What Happens If Asbestos Exposure Happens?

The asbestos fibers typically float through the air during a construction project that excavates old materials containing the mineral or when an old structure collapses. Most building materials in the past, including drywall and insulation, utilized asbestos for its fire-resistance properties before it was partially banned on the market. Moreover, certain jobs, such as in construction or industries such as firefighting or auto repair, may have exposed a person to asbestos for years.

Exposure to the mineral can bring about health conditions. As the miniature fibers are inhaled via the nose or mouth, they lodge into the lung’s lining and other organs. The exposure can occur for years, only to later discover that the fibers have already caused long-term irritation or damage, resulting in health conditions.

 

Is Single-Time Exposure Detrimental To Health?

Some known conditions that develop after asbestos exposure include mesothelioma, asbestosis, or lung cancer. The conditions can develop if a person is subject to a single-time exposure to the mineral. However, asbestos exposure should be significant enough to cause the fibers to lodge in the bodily tissues. For example, in the 9/11 attack, when the Twin Towers collapsed, it released an array of detrimental substances, including asbestos, into the air.
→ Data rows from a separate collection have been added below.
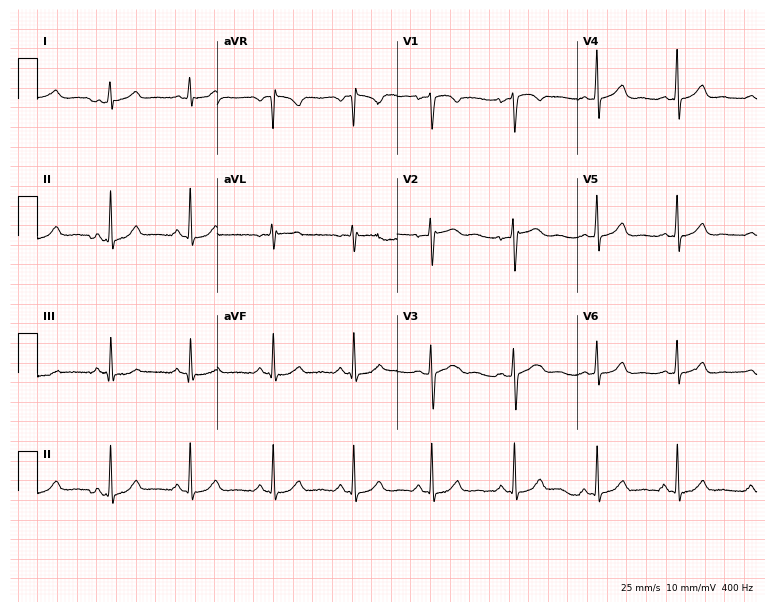
ECG (7.3-second recording at 400 Hz) — a woman, 24 years old. Labelled as a normal ECG.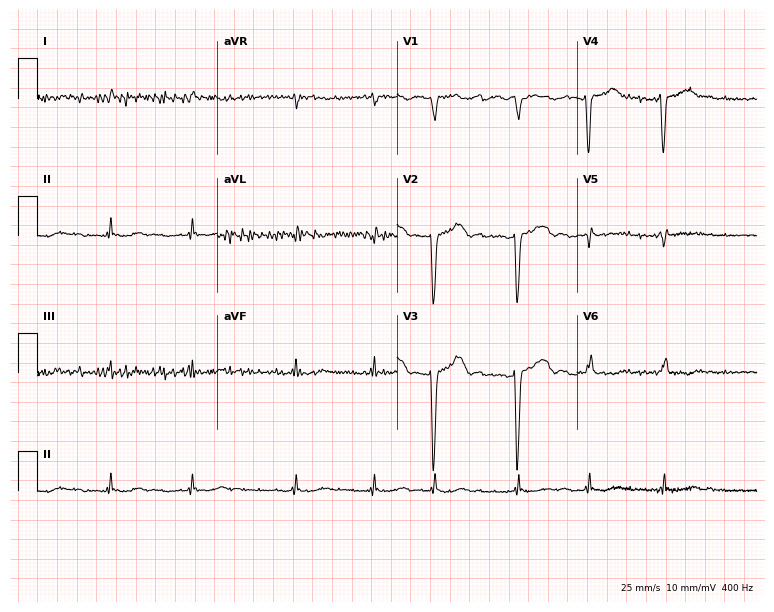
Resting 12-lead electrocardiogram (7.3-second recording at 400 Hz). Patient: a 65-year-old male. None of these six findings is recorded: first-degree AV block, right bundle branch block, left bundle branch block, sinus bradycardia, atrial fibrillation, sinus tachycardia. Findings outside these six are not listed.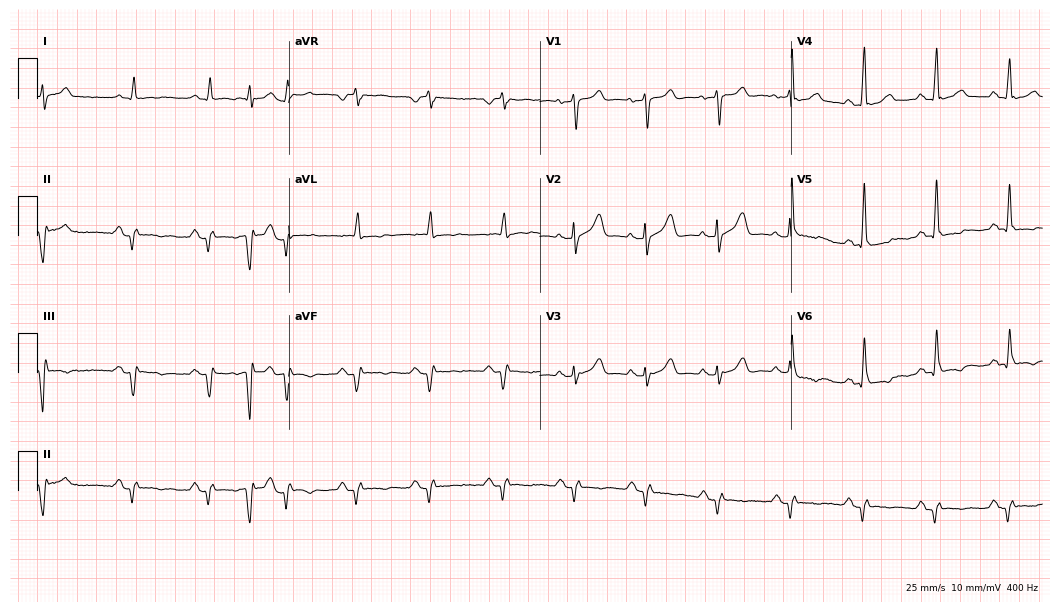
ECG (10.2-second recording at 400 Hz) — an 81-year-old man. Screened for six findings — first-degree AV block, right bundle branch block, left bundle branch block, sinus bradycardia, atrial fibrillation, sinus tachycardia — none is recorded. Other findings, if any, are not listed.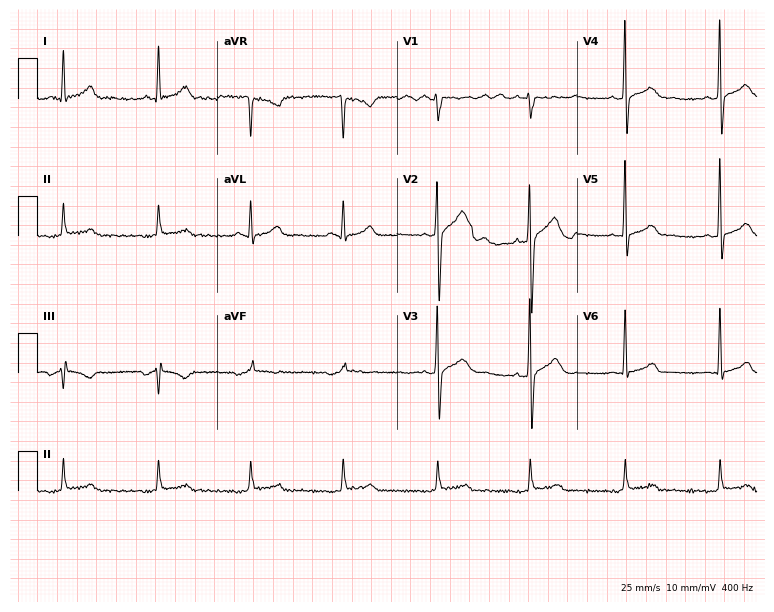
12-lead ECG from a 30-year-old male patient. Labelled as a normal ECG.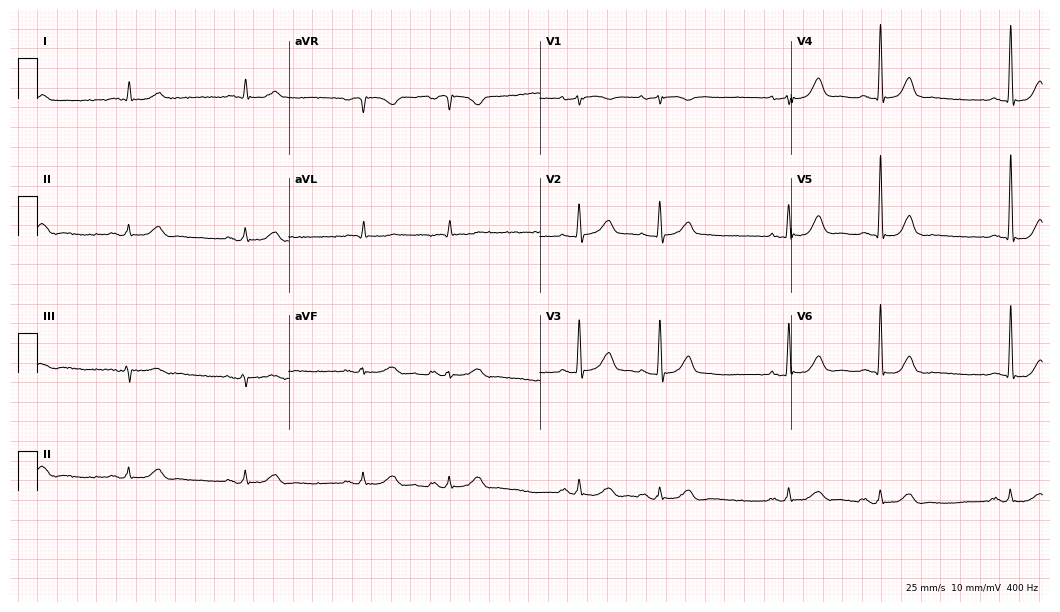
ECG — a 78-year-old male. Labelled as a normal ECG.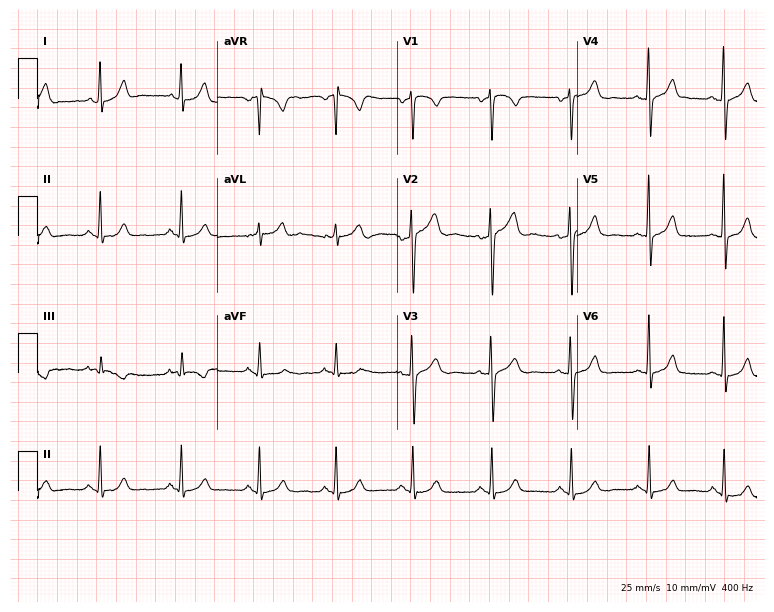
ECG (7.3-second recording at 400 Hz) — a 46-year-old man. Labelled as a normal ECG.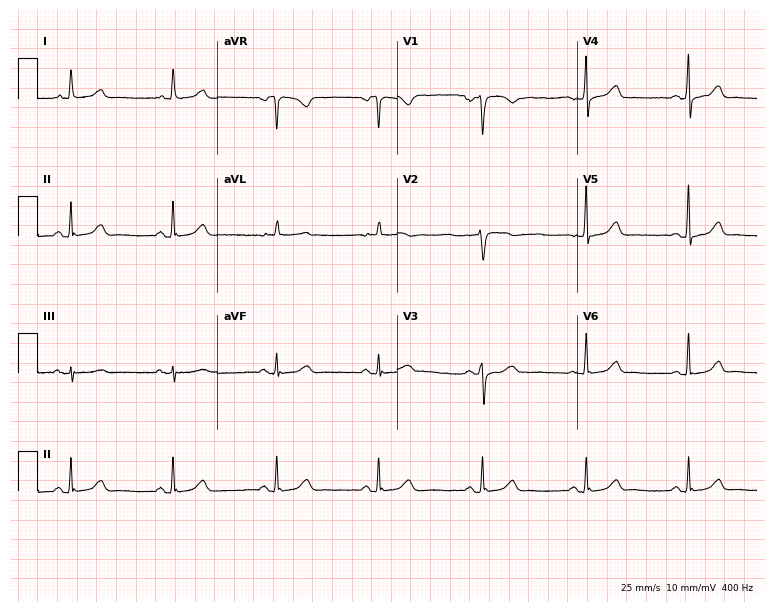
12-lead ECG from a 56-year-old female patient (7.3-second recording at 400 Hz). Recorded interpretation: within normal limits.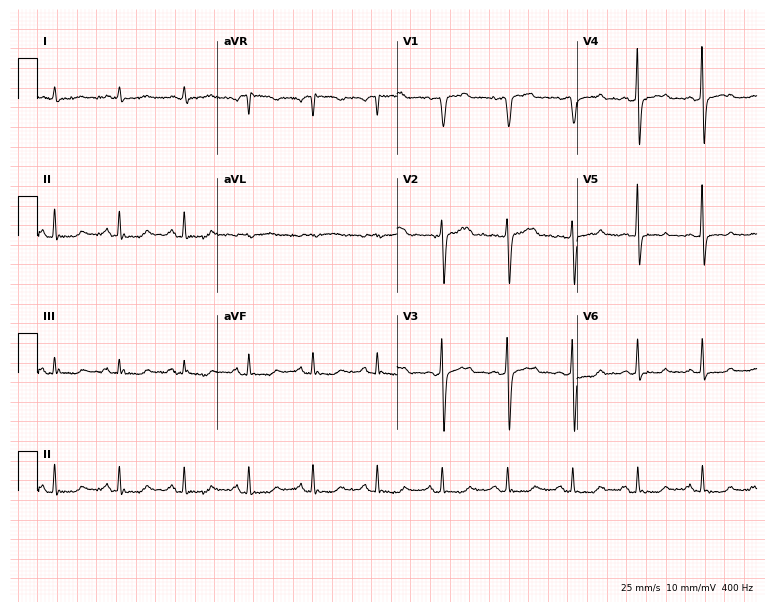
ECG — a 79-year-old male. Screened for six findings — first-degree AV block, right bundle branch block, left bundle branch block, sinus bradycardia, atrial fibrillation, sinus tachycardia — none is recorded.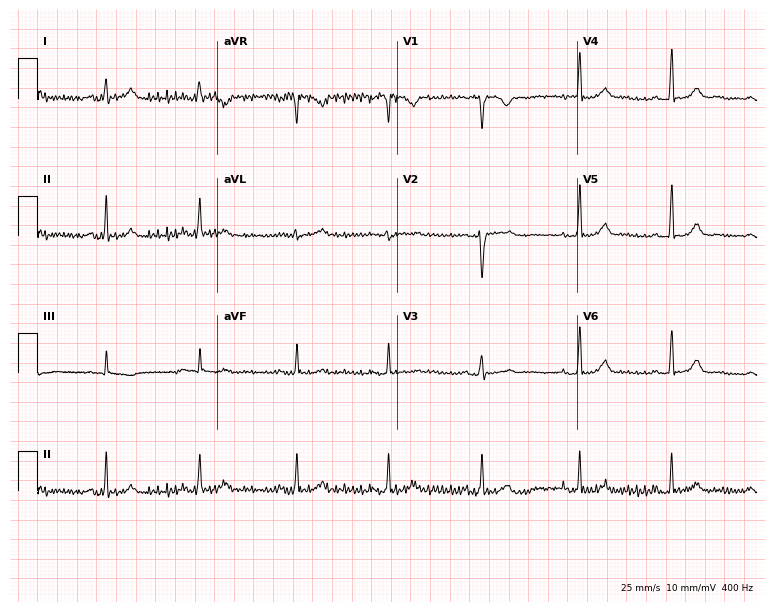
12-lead ECG from a 32-year-old woman. Screened for six findings — first-degree AV block, right bundle branch block, left bundle branch block, sinus bradycardia, atrial fibrillation, sinus tachycardia — none is recorded. Only these six findings were labelled.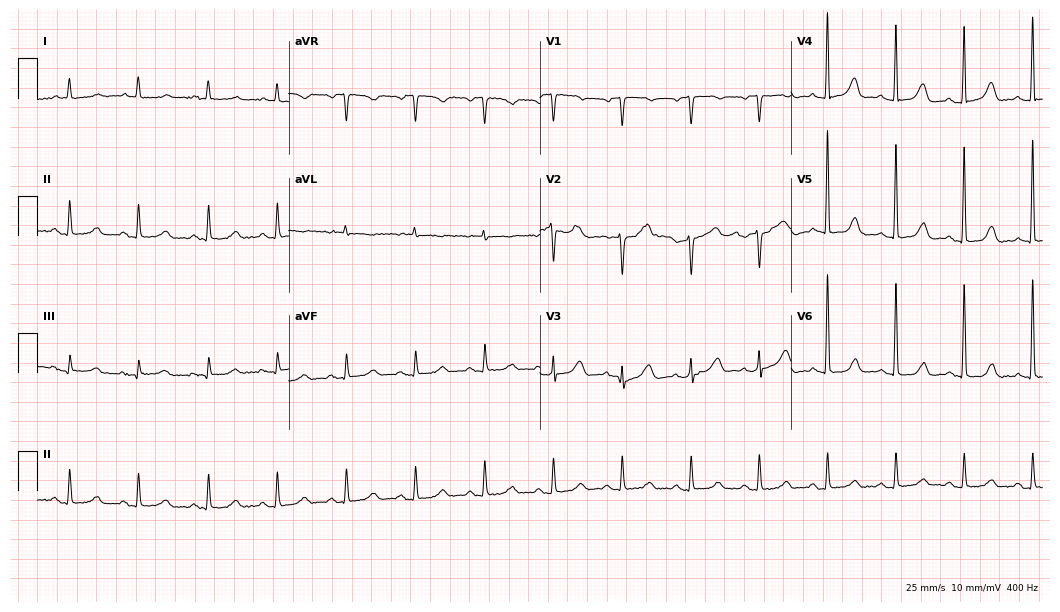
12-lead ECG (10.2-second recording at 400 Hz) from a female, 85 years old. Labelled as a normal ECG.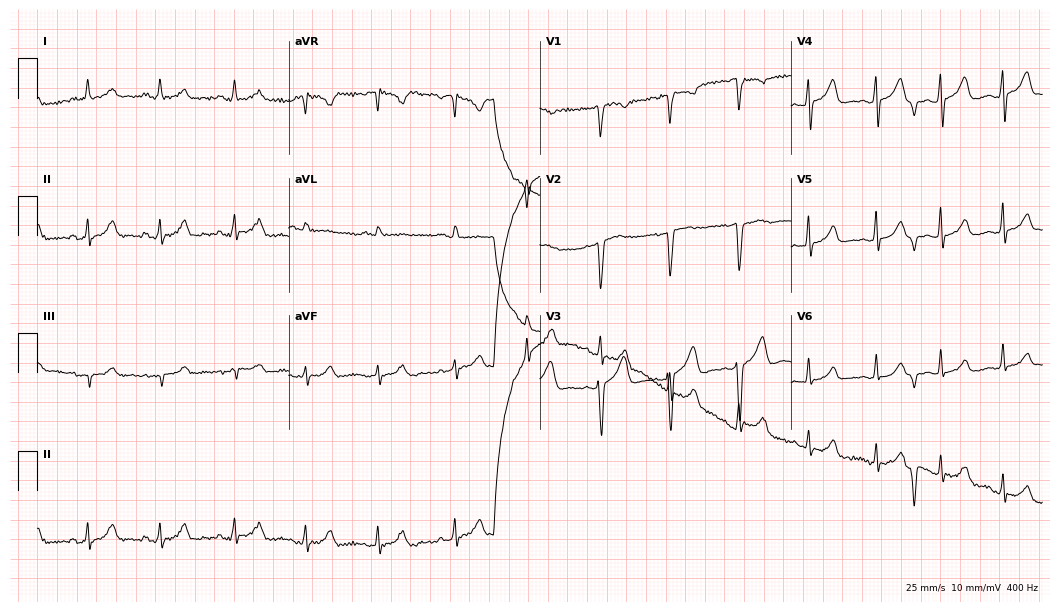
Resting 12-lead electrocardiogram (10.2-second recording at 400 Hz). Patient: a woman, 46 years old. Read as a normal ECG.

In most cases, just one instance of asbestos exposure is insufficient to cause health problems. In one situation, a person is less likely to experience health problems if exposed to a small number of particles.

 

Considerations For Homeowners Living In An Old House

Due to the widespread use of building materials containing asbestos, your home likely has asbestos, especially if it was built in the 1980s. As a homeowner, below are several considerations to keep in mind:

  • If you plan to buy or move into a property, scrutinize every aspect of the house, including the plumbing and the attic.
  • Observe the necessary precautions to avoid disrupting or damaging surfaces or materials likely to contain asbestos.
  • Avoid dusting or vacuuming debris that’s likely to contain asbestos particles.
  • Employ a professional’s services to remove or repair potentially asbestos-containing items in your home.

As you can see, materials or items containing asbestos cannot be avoided, especially for those living in an old house. Luckily, knowing these measures will help minimize possible exposure to the mineral.

 



Final Thoughts 

Asbestos testing and removal are essential in keeping your home safe, especially if you’re planning a renovation project soon. Remember that the safe and proper removal of asbestos should be a priority for any homeowner. You should be aware of the necessary safety precautions when preparing to renovate a home constructed in the 1970s or 1980s, such as identifying materials containing asbestos and safely removing them before starting your project. If you prioritize proper asbestos testing, you can determine whether your home includes any asbestos-containing materials. This can help protect your family’s health, especially if you plan to remodel or renovate soon.